The defendant argues that the $600 did not disappear "while being conveyed by a messenger" within the meaning of the policy. While, under the terms of the policy, a messenger need not necessarily be an officer of a company, an officer may serve as a messenger. But that is not the end of the problem, for loss occurring outside the premises is covered while money is "being conveyed by a messenger." We must ascribe to the term "conveyed" a meaning compatible with the purpose of the policy and within its scope. There is not a scintilla of evidence to indicate that the money was being conveyed to a bank or other depository, or to some other person at another place. We must assume that the money was to be returned to the same place from which it had been removed, namely, the office of the company, and the record is clear that Salmonsohn was carrying the money solely for the purpose of safekeeping.
It has been held that to carry or to convey is synonymous with to transport. In the absence of proof that Salmonsohn was taking the money from the plaintiff's office to some other specific place, it cannot be said that the loss occurred "while being conveyed by a messenger." (See Freiberger v. United States Fid. Guar. Co., 143 Misc. 164; Trad Tel. Corp. v. Hartford Acc. Ind. Co., 35 N.J. Super. 36 cert. denied 19 N.J. 330.)
Nothing in the testimony negatives the possibility that the loss occurred after Salmonsohn had removed his trousers and gone to bed. (See J. C. Drug Co. v. Maryland Cas. Co., 298 S.W.2d 516 [Mo. App.].)
Under the circumstances we must hold that Salmonsohn was not acting as a messenger but merely as a custodian of the funds. It follows that the loss did not occur while money was being conveyed by a messenger as specified and intended under the coverage of the policy.
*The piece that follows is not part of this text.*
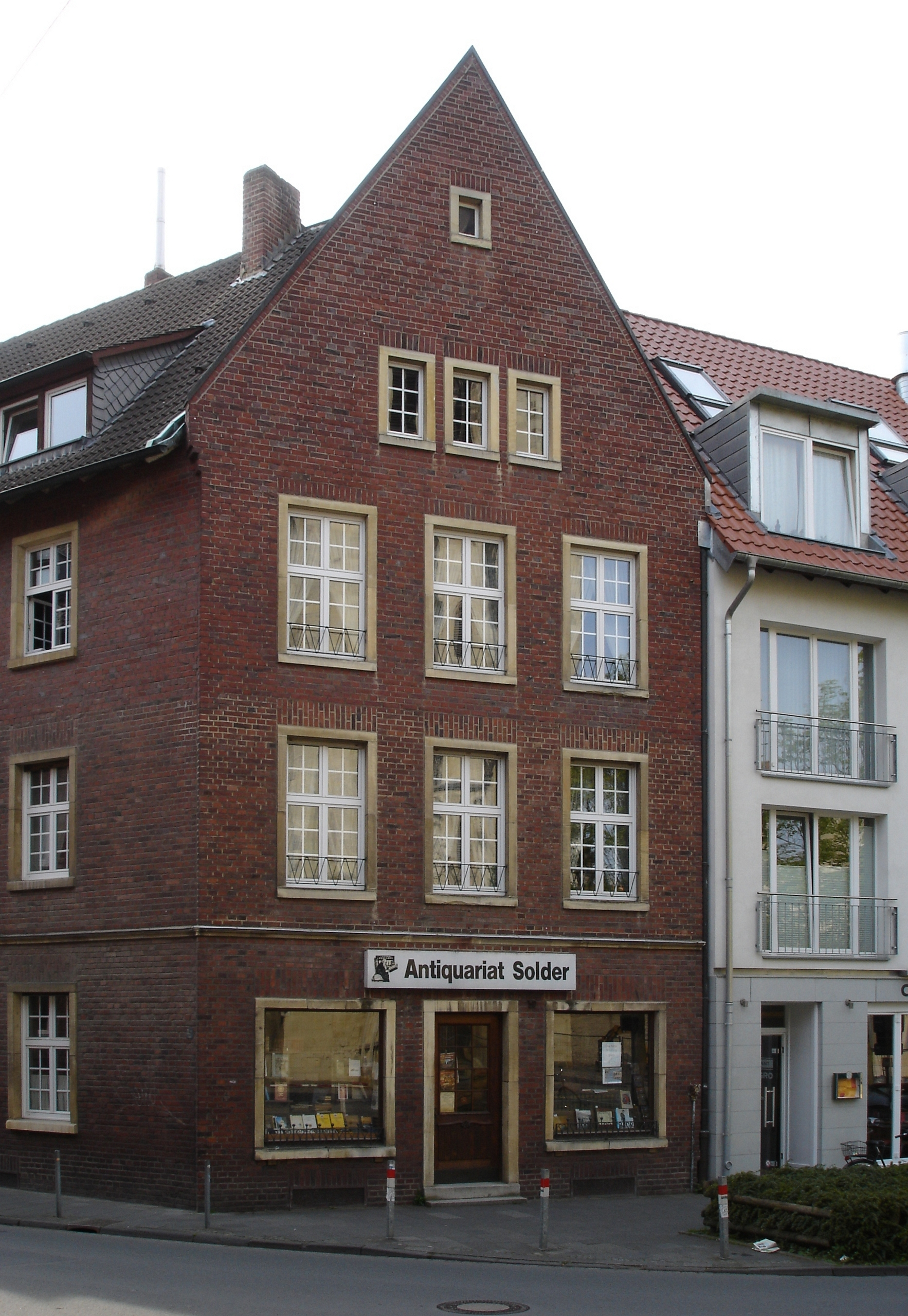 Das Antiquariat Solder bzw. Wilsberg in der Krimiserie "Wilsberg" in Münster, Westfalen, Deutschland
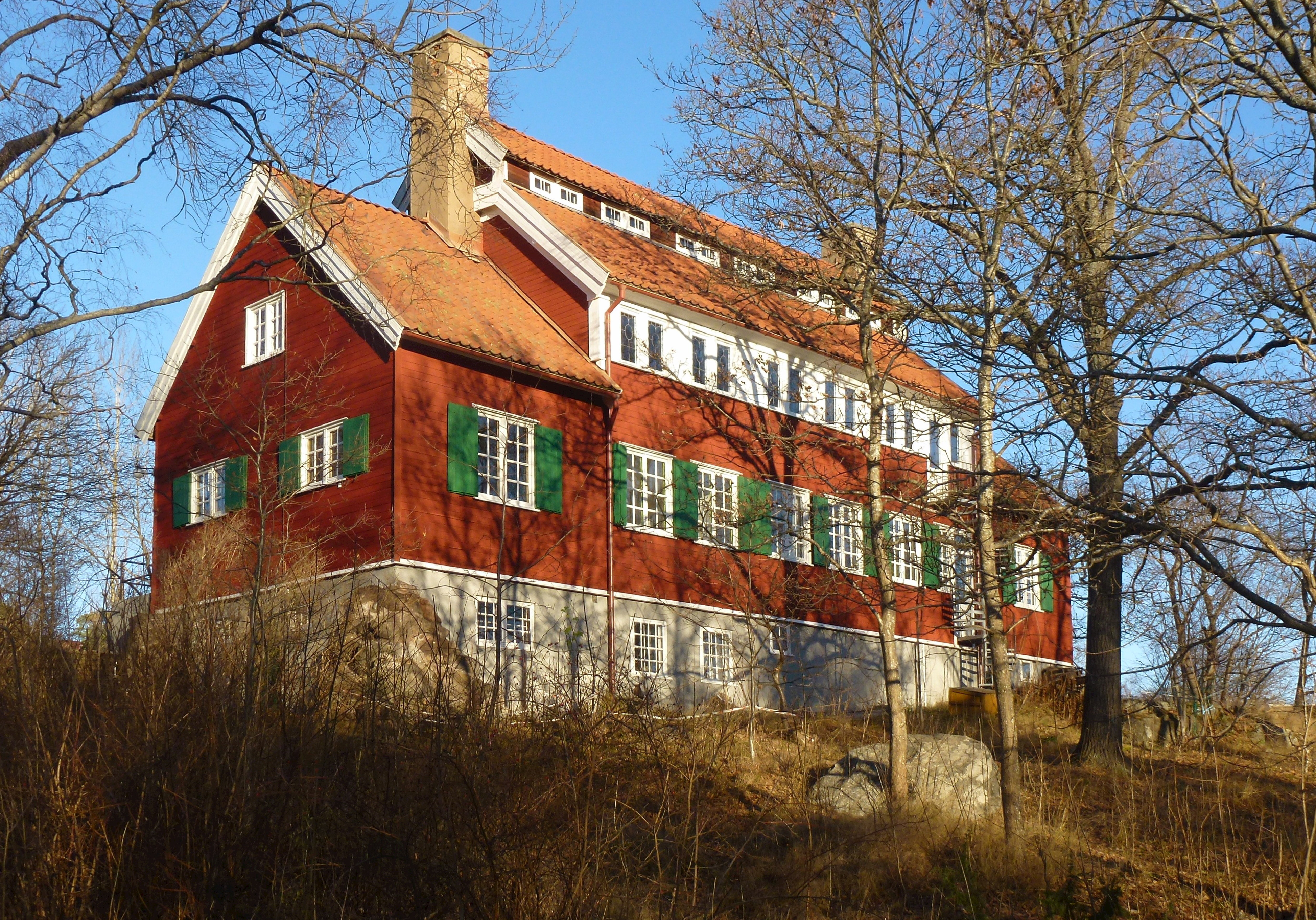 Storängens samskola, Värmdövägen 1976, arkitekt Ivar Callmander

The determination of the Appellate Term directing judgment for the plaintiff should be reversed on the law and on the facts, and the judgment for the defendant entered in the Municipal Court should be reinstated, with costs in all courts to the defendant.
BREITEL, J.P., RABIN, M.M. FRANK, McNALLY and BERGAN, JJ., concur.
Determination unanimously reversed, and the judgment for defendant entered in the Municipal Court reinstated, with costs in all courts to the defendant-appellant.